Task inputs:

*-*-*

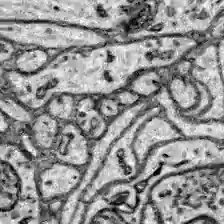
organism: Zebrafish
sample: Brain
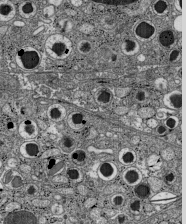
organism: C57BL Mouse
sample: Pancreatic islet
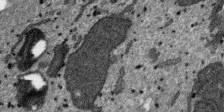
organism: Human
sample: Lung epithelial cells, uninfected (mock) control
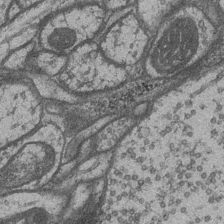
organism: Drosophila
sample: Optic medulla
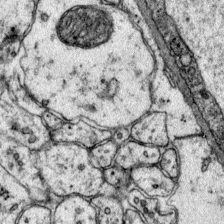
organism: Mouse
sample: Primary visual cortex
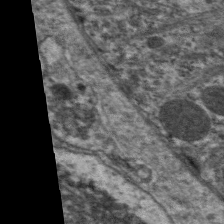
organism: C. elegans
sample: Pharynx
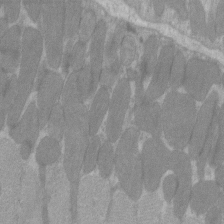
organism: C57BL Mouse
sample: Tibialis anterior muscle cell
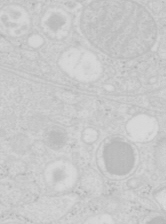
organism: Mouse
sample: Pancreas
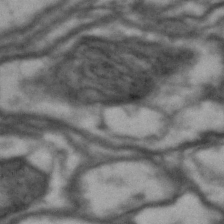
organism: Drosophila
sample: Brain
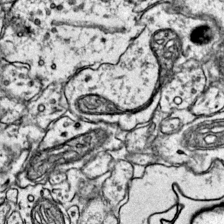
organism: Mouse
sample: Primary visual cortex
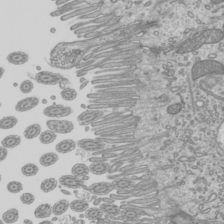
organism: Mouse
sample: Cilia; mouse epididymis
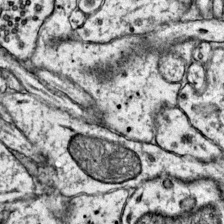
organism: Mouse
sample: Primary visual cortex
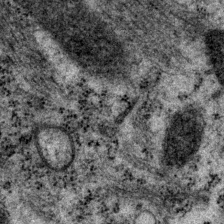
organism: P. pacificus
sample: Pharynx
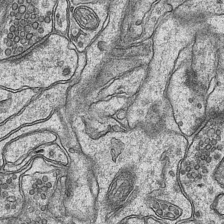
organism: Mouse
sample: CA1 Hippocampus
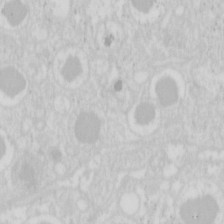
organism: Mouse
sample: Pancreas
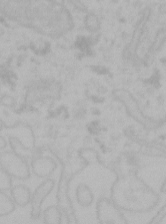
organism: Mouse
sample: Choroid plexus
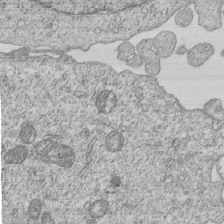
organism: Human
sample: MDA-MB-231 cells
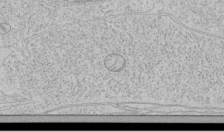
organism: Human
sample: Mitochondria in HCT116 cells
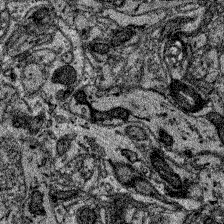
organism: Zebrafish
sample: Larval olfactory bulb
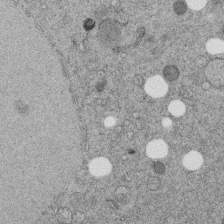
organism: C. elegans
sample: C. elegans embryo early stage
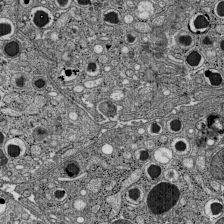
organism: C57BL Mouse
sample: Pancreatic islet
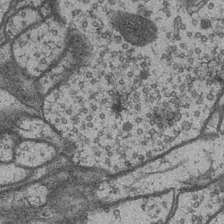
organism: Drosophila
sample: Optic medulla
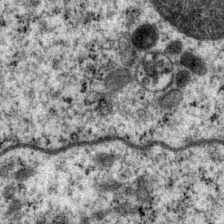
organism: P. pacificus
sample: Pharynx
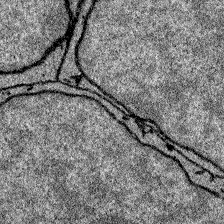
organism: Zebrafish
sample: Larval olfactory bulb
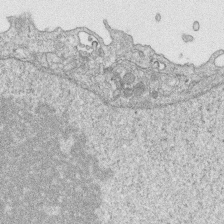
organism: Human
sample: HeLa cell HIV synapse
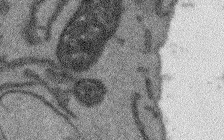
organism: Arabidopsis thaliana
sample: Root tip
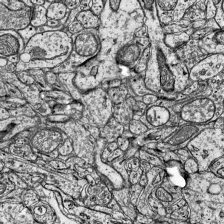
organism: Mouse
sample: Visual Cortex
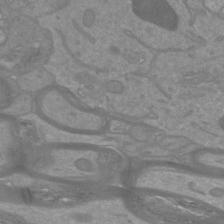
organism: Mouse
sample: Cortical neurons
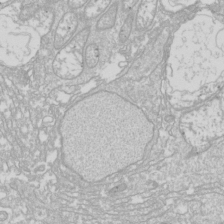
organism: Drosophila
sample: Cell division; meiosis; drosophila spermatocytes
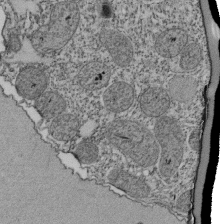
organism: Tetrahymena
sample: Cilia in tetrahymena
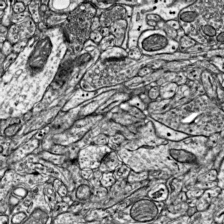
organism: Mouse
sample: Visual Cortex
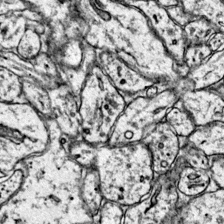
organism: Mouse
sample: Primary visual cortex
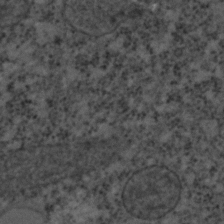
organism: C. elegans
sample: C. elegans embryo
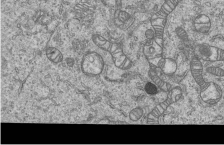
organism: Human
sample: MDA-MB-231 cells
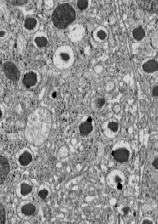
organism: C57BL Mouse
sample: Pancreatic islet
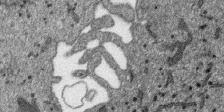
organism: Human
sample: Lung epithelial cells infected with SARS-CoV-2
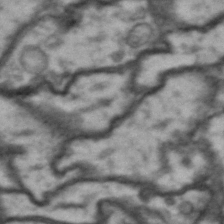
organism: Drosophila
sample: Brain
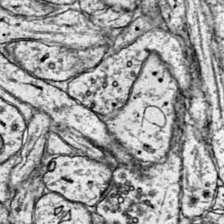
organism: Mouse
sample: Primary visual cortex
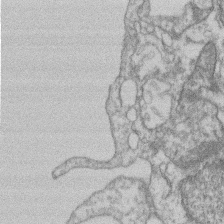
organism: Mouse
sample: T cell stromal cell synapse
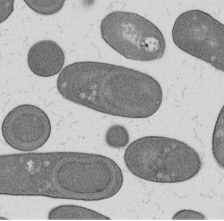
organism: B. subtilis
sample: Bacterial spore
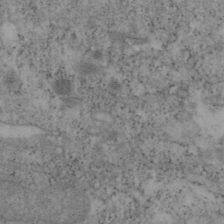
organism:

*-*-*

Work instructions:
Only the text of the listing above should be copied, exactly and with pictures left out.

Exercise solution:
organism: Zebrafish
sample: Brain
organism: C57BL Mouse
sample: Pancreatic islet
organism: Human
sample: Lung epithelial cells, uninfected (mock) control
organism: Drosophila
sample: Optic medulla
organism: Mouse
sample: Primary visual cortex
organism: C. elegans
sample: Pharynx
organism: C57BL Mouse
sample: Tibialis anterior muscle cell
organism: Mouse
sample: Pancreas
organism: Drosophila
sample: Brain
organism: Mouse
sample: Primary visual cortex
organism: Mouse
sample: Cilia; mouse epididymis
organism: Mouse
sample: Primary visual cortex
organism: P. pacificus
sample: Pharynx
organism: Mouse
sample: CA1 Hippocampus
organism: Mouse
sample: Pancreas
organism: Mouse
sample: Choroid plexus
organism: Human
sample: MDA-MB-231 cells
organism: Human
sample: Mitochondria in HCT116 cells
organism: Zebrafish
sample: Larval olfactory bulb
organism: C. elegans
sample: C. elegans embryo early stage
organism: C57BL Mouse
sample: Pancreatic islet
organism: Drosophila
sample: Optic medulla
organism: P. pacificus
sample: Pharynx
organism: Zebrafish
sample: Larval olfactory bulb
organism: Human
sample: HeLa cell HIV synapse
organism: Arabidopsis thaliana
sample: Root tip
organism: Mouse
sample: Visual Cortex
organism: Mouse
sample: Cortical neurons
organism: Drosophila
sample: Cell division; meiosis; drosophila spermatocytes
organism: Tetrahymena
sample: Cilia in tetrahymena
organism: Mouse
sample: Visual Cortex
organism: Mouse
sample: Primary visual cortex
organism: C. elegans
sample: C. elegans embryo
organism: Human
sample: MDA-MB-231 cells
organism: C57BL Mouse
sample: Pancreatic islet
organism: Human
sample: Lung epithelial cells infected with SARS-CoV-2
organism: Drosophila
sample: Brain
organism: Mouse
sample: Primary visual cortex
organism: Mouse
sample: T cell stromal cell synapse
organism: B. subtilis
sample: Bacterial spore
organism:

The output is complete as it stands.